A bar graph from the National Oceanic and Atmospheric Administration shows the high likelihood that El Niño will end in the spring and La Niña will begin in the summer or fall of 2024.
The National Weather Service Climate Prediction Center is forecasting a fast-fading El Niño that will likely be gone by the end of spring, heralding a return to hotter, drier weather in the summer and fall of 2024.
The February report shows a 79 percent chance of El Niño ending sometime between April and June and a 55 percent chance of La Niña developing between June and August. That rises to 70 percent between August and October.
El Niño officially developed in June 2023, according to the National Atmospheric and Oceanic Administration, bringing an end to three straight years of La Niña. El Niño is typically associated with wetter, cooler weather in Central Texas during the winter, while La Niña usually means warmer, drier weather. They are interrelated climate patterns dictated by the surface temperature of the Pacific Ocean and have global impacts on weather.
According to NWS meteorologist Eric Platt, the three consecutive years of La Niña likely contributed to the extreme drought that has had a stranglehold on Central Texas since 2021.
“We actually got out of a triple dip,” he told DailyTrib.com, referring to the three years. “We got out of that now, but now we’re transitioning back to La Niña. The dry part of (those La Niña years) certainly reared their ugly heads.
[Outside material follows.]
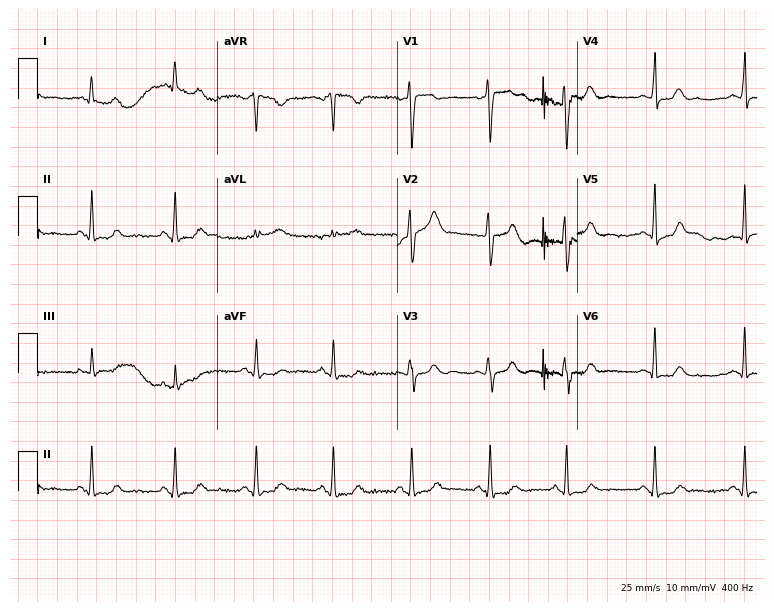
12-lead ECG (7.3-second recording at 400 Hz) from a 41-year-old female. Labelled as a normal ECG.

We’re just hoping for some spring rains to pull us closer to normal.”
Platt explained that current NWS long-range forecasts show near-normal precipitation is likely in the spring across the Highland Lakes, which could be the region’s last shot at adding any water to its depleted reservoirs.
The combined water storage capacity of lakes Buchanan and Travis, the two major reservoirs and water supplies for the Highland Lakes, is 43 percent, or 850,624 acre-feet out of 1,995,432 acre-feet. Despite an El Niño winter, the lakes rose very little from their low of 40 percent combined storage in October 2023.